The best character in the novel is the Zulu king, Inkamasi, who gets remarkably little time given his overall importance. A true king, he is a convincing depiction of the charisma of kingship, even though he does not have the self-possession required to resist Considine's juggernaut energy. He has several of the best lines, and the reaction of other characters to him tells us more about them than about anything else. Of particular note is Rosamond, who is overwhelmed by Inkamasi's charisma, and in some sense falls in love, but reacts very poorly to him due to her prejudices about his black skin, which are shown to be quite common among the English throughout the story.

The novel is essentially a Fu Manchu story, but with Africa -- indeed, I've heard a story, which may be apocryphal (in the association with this novel in particular; the story itself comes from Williams), that Williams read one of Rohmer's novels, said, "I could do better than that," and wrote Shadows. There is a notable difference between the two, though. Fu Manchu, while in part Western-educated, is Chinese; Considine, while African-educated, is English. In the novel the colonized nations of Africa rise up against the colonizers with an apparently unstoppable force; but this uprising is itself the result of Considine, with the help of the 'schools', overthrowing, subverting, or dominating the legitimate rulers of Africa. What the colonial powers of Europe see only as the Black Peril turns out to be -- an Englishman's conquest of Africa.

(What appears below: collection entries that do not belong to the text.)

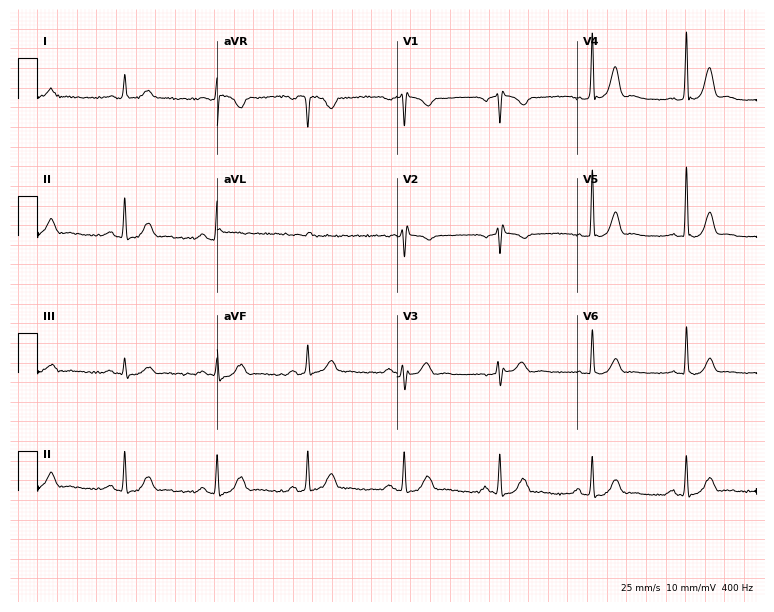
Standard 12-lead ECG recorded from a male, 47 years old. None of these six findings is recorded: first-degree AV block, right bundle branch block, left bundle branch block, sinus bradycardia, atrial fibrillation, sinus tachycardia. Findings outside these six are not listed.
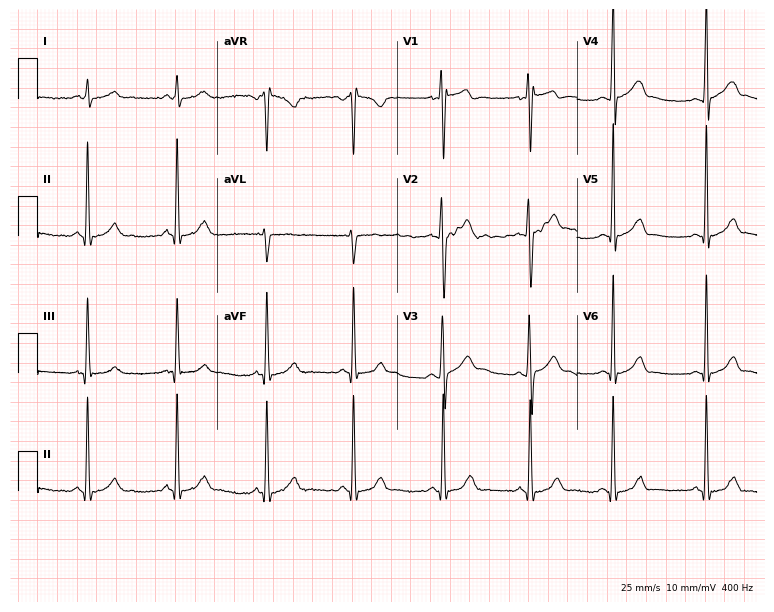
12-lead ECG (7.3-second recording at 400 Hz) from a man, 17 years old. Screened for six findings — first-degree AV block, right bundle branch block, left bundle branch block, sinus bradycardia, atrial fibrillation, sinus tachycardia — none is recorded.
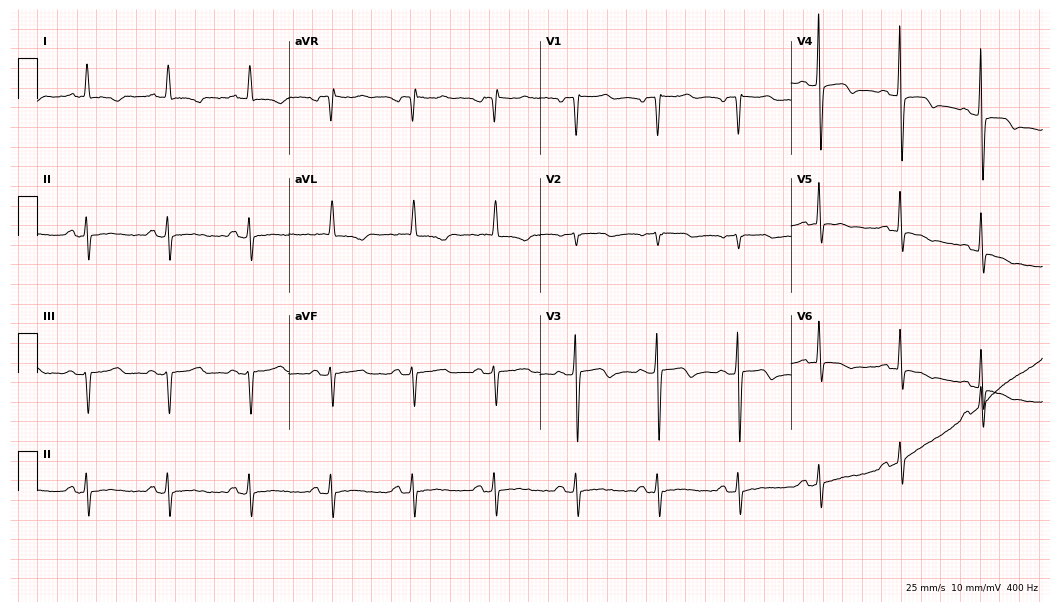
12-lead ECG from a female patient, 81 years old. Screened for six findings — first-degree AV block, right bundle branch block, left bundle branch block, sinus bradycardia, atrial fibrillation, sinus tachycardia — none is recorded. Only these six findings were labelled.

It is but one of many ambiguities in this strangely ambiguous novel, which has no hard lines, only opposing perspectives. And perhaps that is part of the point. The story is about the nature of power, which, as it is found among us, is inevitably ambiguous. If you only see power, you will never get more than ambiguity.

With The Greater Trumps, Williams seems to hit his stride as a novelist; in some ways it is the most cleanly structure of his books, and we start getting more realistic characters given more realistic characterization, without any sacrifice of the more Williams-ish aspects. Technically, it works very well and I think the description of the snowstorm is some of Williams's most impressive descriptive work. I think it ends up being somewhere in the middle of Williams's novels in terms of quality, however; novelistic techniques are employed better in the later novels, and The Place of the Lion's portmanteau Neoplatonism is a far richer source of theme and imagery of the Williams-ish side than the Tarot are or could be. I had noted that the latter's Neoplatonism also helps to give an appropriate context for Williams's tendency to describe things in terms of abstractions, one in which that abstracting makes perfect sense; that's missing here, and the lack is sometimes felt. Nonetheless, there is much that is engaging about the work.

Nancy Coningsby is likely to marry Henry Lee, not entirely to the approval of her father, Lothair Coningsby, because Henry is gypsy and Mr. Coningsby has a prejudice against gypsies. Mr. Coningsby has recently inherited a friend's collection of card decks (a very disappointing inheritance), but Henry discovers that one of these decks of cards is the deck of cards, the Tarot pack that tracks and manipulates the underlying order of the world. This Tarot pack does this because it is linked to a collection of moving images that were created by someone attempting to capture an image of that underlying order; this collection Henry's family has been protecting. The lesser suits of the Tarot pack track, and give power, over the material elements of the world; the higher suits give these elements forms, and the Greater Trumps are the ultimate principles of the whole world-order. Misusing them will inevitably lead to grave consequences, and setting things right requires uncovering something about the card that both is and is not a Greater Trump, the zero card, The Fool, which is linked to the central image that does not move and yet is everywhere in the dance of images.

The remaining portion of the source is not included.